In fact, love-letter writing is just one of those things that comes naturally for most people -- much like sighing or blurting. Which probably explains why sighing and blurting are the two most often used formats for love letters. The sighing approach is as old as dirt -- one can practically feel the writer's depression at being parted from his or her loved one. "My Dearest: Most likely I'll be dead of melancholy by the time you read this. Please feed the iguana." Completely opposite is the more confident, "blurt" approach: "Hey! I love you! Get the next plane out here! Now! Bring those underwear things I sent you! Now!"

Not surprisingly, there are very few rules to writing a love letter. First, make sure you correctly spell the name of the person to whom you're writing. Second, make sure you send it to the right person.

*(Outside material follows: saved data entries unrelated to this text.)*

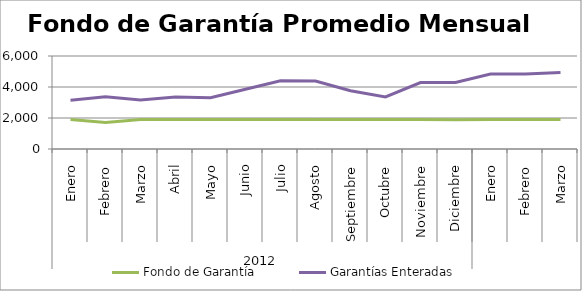
| Category | Fondo de Garantía | Garantías Enteradas |
|---|---|---|
| 0 | 1896.798 | 3141.641 |
| 1 | 1714.423 | 3362.648 |
| 2 | 1900.513 | 3154.118 |
| 3 | 1900.513 | 3348.058 |
| 4 | 1898.685 | 3308.859 |
| 5 | 1900.513 | 3850.375 |
| 6 | 1900.513 | 4400.539 |
| 7 | 1895.388 | 4383.327 |
| 8 | 1900.513 | 3757.632 |
| 9 | 1900.513 | 3362.932 |
| 10 | 1900.311 | 4285.609 |
| 11 | 1890.98 | 4296.87 |
| 12 | 1898.667 | 4842.786 |
| 13 | 1900.512 | 4845.136 |
| 14 | 1900.513 | 4938.365 |

Third, never ask for money.

With that in mind, here is a sampling of love letters from some pretty famous lovers, followed by a helpful critique to guide your

own efforts.

Humorist Will Rogers to his wife, Betty (1909)

My Own Darling Wife,

just a little note before i go up stairs cause I am lonesome and wishing you were up there waiting for me. and you will be in a few days won't you hon. "G" I sho do love you and I miss you oh so much and think of you all the time and I said some mean things in some of my letters and I did not mean a one of them. you are so good to me and I am the one who is wrong and you must forgive me cause I dont mean a bit of it and I will show you when you come "home."

Well Goodnight my own my love you are the best and dearest wife in the world.

your billy

The subtle use of self-pity here is, of course, brilliant, making this a model sigh letter. Rogers was away from his bride of six months on a performance tour in Cincinnati and was reportedly so bummed out he actually met a man he didn't like.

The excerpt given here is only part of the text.